American Folk Music Revival

The American folk music revival was a phenomenon in the United States that began during the 1940s and peaked in popularity in the mid-1960s. Its roots went earlier, and performers like Josh White, Burl Ives, Woody Guthrie, Lead Belly, Big Bill Broonzy, Richard Dyer-Bennett, Oscar Brand, Jean Ritchie, John Jacob Niles, Susan Reed, Paul Robeson and Cisco Houston had enjoyed a limited general popularity in the 1930s and 1940s.

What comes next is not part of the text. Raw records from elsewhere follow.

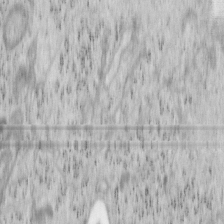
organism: Human
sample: HeLa cells
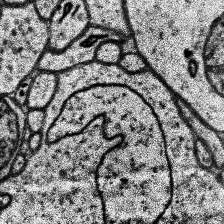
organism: Human
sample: Temporal Lobe
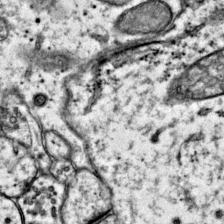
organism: Mouse
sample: Primary visual cortex
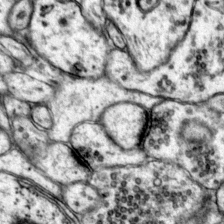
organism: Mouse
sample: Primary visual cortex
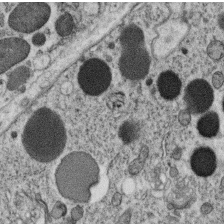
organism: C. elegans
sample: C. elegans oocyte; sperm cells
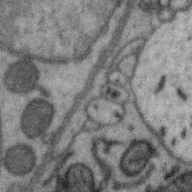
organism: Zebra finch
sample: Brain
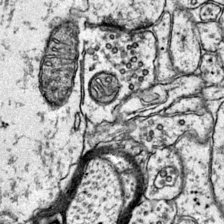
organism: Mouse
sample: Primary visual cortex
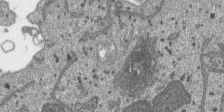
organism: Human
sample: Lung epithelial cells infected with SARS-CoV-2
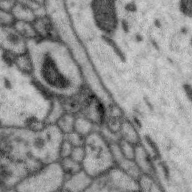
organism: Zebra finch
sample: Brain
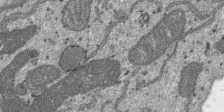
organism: Human
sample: Lung epithelial cells infected with SARS-CoV-2
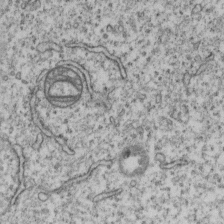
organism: Human
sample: MDA-MB-231 cells
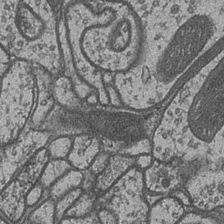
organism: Drosophila
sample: Optic medulla
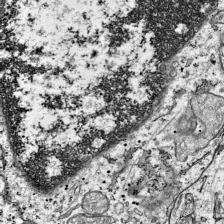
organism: Mouse
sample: Visual Cortex
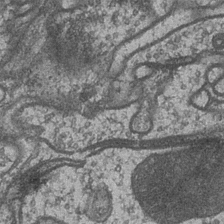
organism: Drosophila
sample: Optic medulla
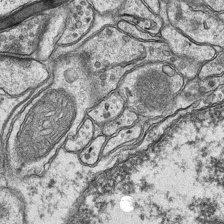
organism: Mouse
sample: CA1 Hippocampus
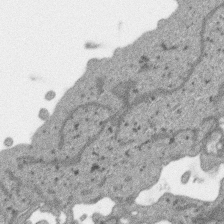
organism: Human
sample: Lung epithelial cells infected with SARS-CoV-2
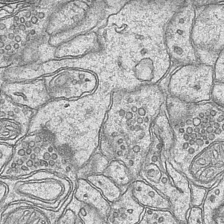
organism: Mouse
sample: CA1 Hippocampus
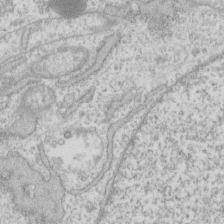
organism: Human
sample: Fibroblast cells
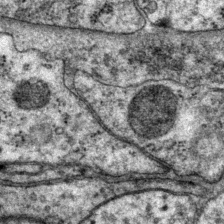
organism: P. pacificus
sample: Pharynx
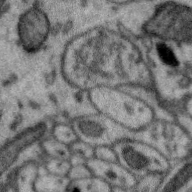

The revival brought forward musical styles that had, in earlier times, contributed to the development of country & western, jazz, and rock and roll music.

Read more about American Folk Music Revival:  Overview, Major Figures, Ethnicity

Famous quotes containing the words american, folk, music and/or revival:

    This American system of ours ... call it Americanism, call it capitalism, call it what you like, gives to each and every one of us a great opportunity if we only seize it with both hands and make the most of it.
    Al Capone (1899–1947)

    the yonge sonne
    Hath in the Ram his halfe cours yronne,
    And smale foweles maken melodye,
    That slepen al the nyght with open eye—
    So priketh hem nature in hir corages—
    Thanne longen folk to goon on pilgrimages,
    Geoffrey Chaucer (1340?–1400)

    From where Pan’s cavern is
    Intolerable music falls.
    Foul goat-head, brutal arm appear,
    Belly, shoulder, bum,
    Flash fishlike; nymphs and satyrs
    Copulate in the foam.
    William Butler Yeats (1865–1939)

    Mother goddesses are just as silly a notion as father gods. If a revival of the myths of these cults gives woman emotional satisfaction, it does so at the price of obscuring the real conditions of life. This is why they were invented in the first place.